Date: 2026-05-29 Branch: research/cross-backend-4k-baseline-20260529 (commit 38a38adb0e) Baseline binary: vmaf-dev-mcp:cuda13.3 baked-in build (pre-PR#79, April 2026 image) Optimized binary: container build tree patched with PR #79 adm_cm.cu (__launch_bounds__(128,8)) Complement to: Research-0748 (PR #76, 1080p), Research-0749 (PR #79, 576p+1080p) Device: RTX 4090 (CC 8.9, 128 SMs), CUDA 13.3, driver R610.43.02, ncu 2026.2.0.0 SYCL: not measurable in one-off containers (no /dev/dri/by-path passthrough) Workload:

  • BigBuckBunny_25fps.yuv (.corpus/netflix/ref/, 3840×2160, 8-bit yuv420p, 75 frames)
  • BigBuckBunny_85_1080_3800.yuv (.corpus/netflix/dis/, 3840×2160, 8-bit, 75 frames)
  • vmaf_bench --resolution 3840x2160 --frames 24, 3 runs per cell, median reported

1. Why 4K matters for these optimizations

Prior measurements (Research-0734, Research-0748, Research-0749) were all at 576×324 or 1920×1080. Both resolutions are wave-limited for most CUDA kernels on the RTX 4090 (128 SMs): the 576p ADM kernel has only 0.84 waves; 1080p has 8–32 waves depending on the kernel. Several optimizations were theorized to scale to 4K but never measured. At 3840×2160 the pixel count is 44× larger than 576p, which changes the bottleneck character of every kernel.


2. Cross-backend throughput baseline at 4K (3-run medians)

Hardware: RTX 4090 CUDA; Intel Arc SYCL not available in this run.

Feature Backend Baseline fps Optimized fps Delta
motion CPU 290.8 240.1 (within noise)
vif CPU 21.0 21.3 (within noise)
adm CPU 68.9 66.4 (within noise)
float_ssim CPU 62.4 58.7 (within noise)
float_ms_ssim CPU 9.6 10.0 (within noise)
psnr CPU 317.6 315.1 (within noise)
motion CUDA 175.5 174.3 −0.7% (noise)
vif CUDA 147.2 151.4 +2.9% (noise)
adm CUDA 160.8 163.8 +1.9% (noise)

Notes:

  • Optimized binary differs from baseline only in adm_cm.cu (__launch_bounds__(128,8)).
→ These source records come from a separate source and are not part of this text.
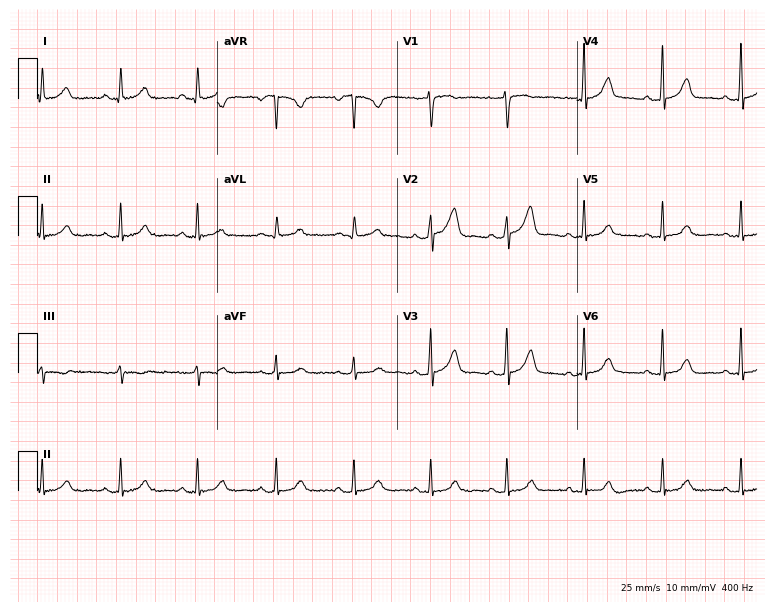
ECG — a 37-year-old female. Labelled as a normal ECG.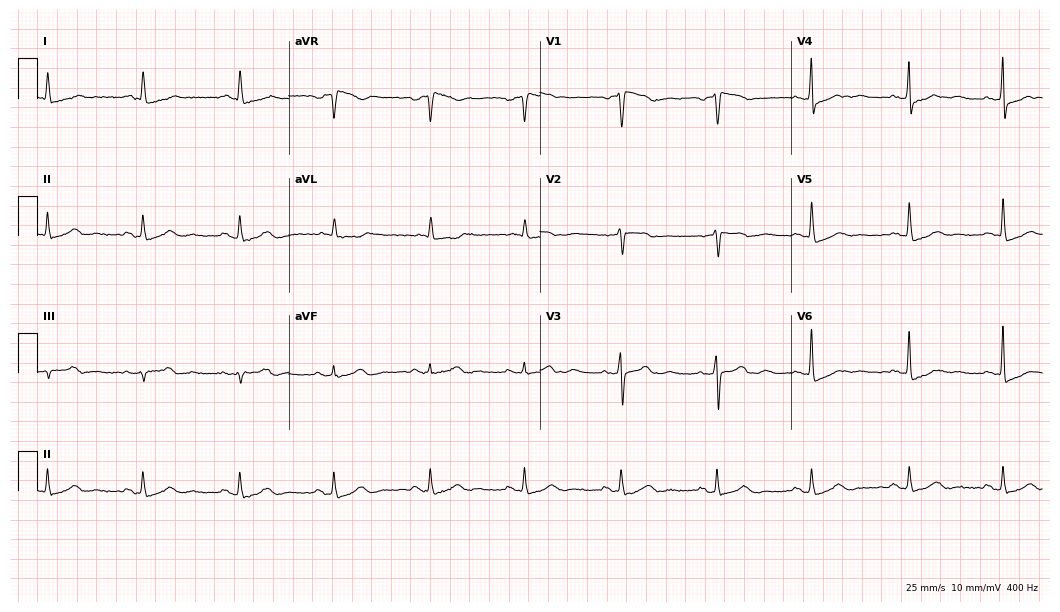
ECG (10.2-second recording at 400 Hz) — a 79-year-old female patient. Screened for six findings — first-degree AV block, right bundle branch block (RBBB), left bundle branch block (LBBB), sinus bradycardia, atrial fibrillation (AF), sinus tachycardia — none is recorded. Only these six findings were labelled.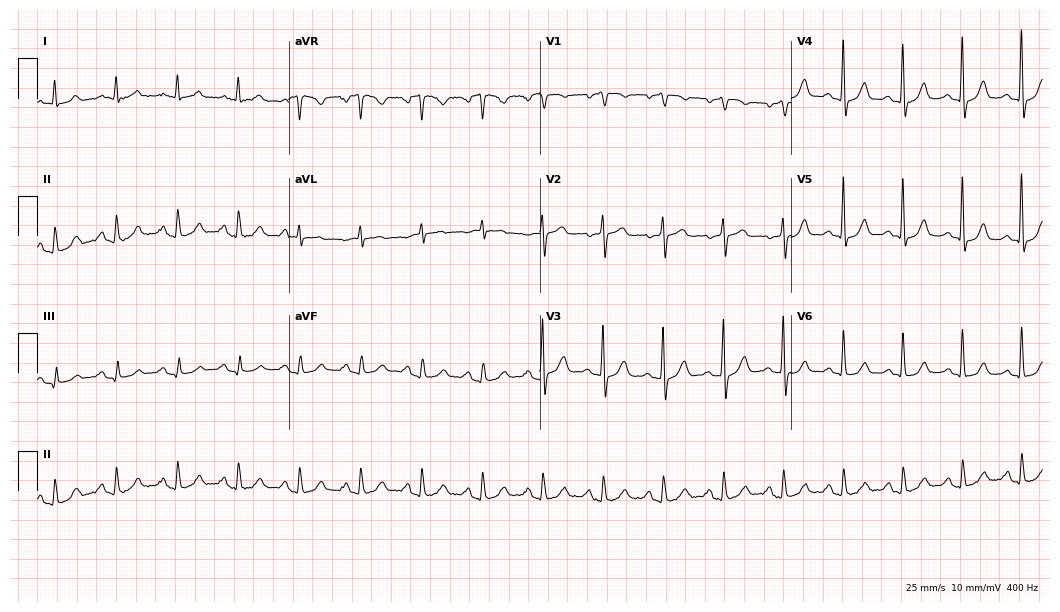
12-lead ECG from a 74-year-old woman (10.2-second recording at 400 Hz). Recorded interpretation: within normal limits.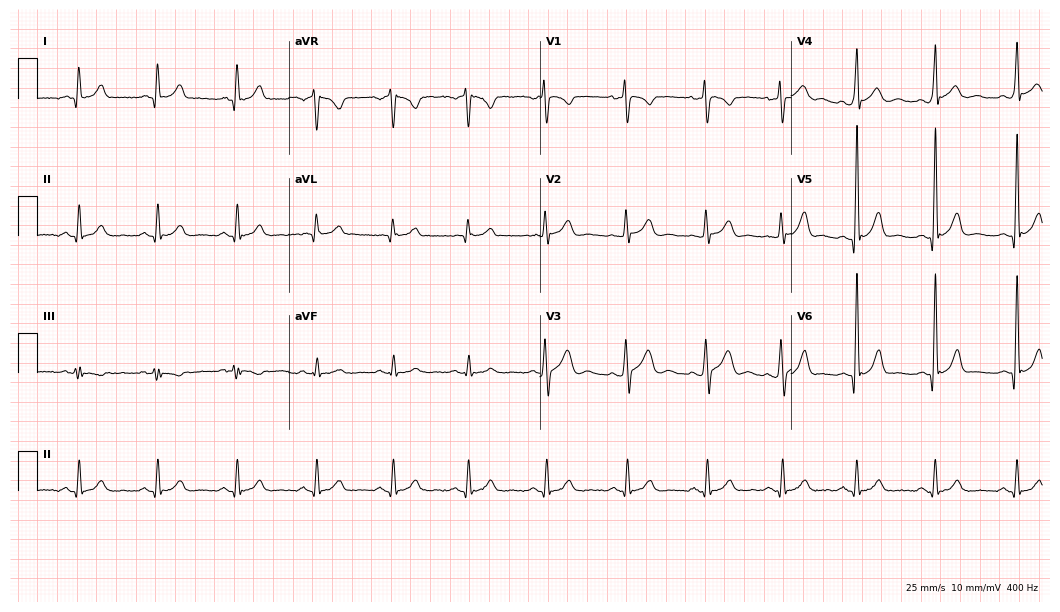
12-lead ECG from a male, 24 years old. Recorded interpretation: within normal limits.

The ms_ssim smem tiling from PR #79 was NOT included (per the partial-revert recommendation from Research-0749).
  • CPU/CUDA row-to-row delta is within ±5% measurement noise for all 24-frame runs.
  • SYCL: FAIL in one-off containers. Use --device /dev/dri --device /dev/dri/by-path --group-add 988 for Intel Arc SYCL runs (see Research-0734 §5.1 for the fix).
  • CUDA speedup over CPU at 4K: vif 7.0×, adm 2.3×, motion 0.6× (motion CUDA is slower — expected: motion is memory-bound and CUDA init overhead is significant for 24-frame runs).

3. Per-kernel ncu analysis at 4K

3.1 filter1d_8_horizontal_kernel_2_17_9 (PR #76 target, post-optimization)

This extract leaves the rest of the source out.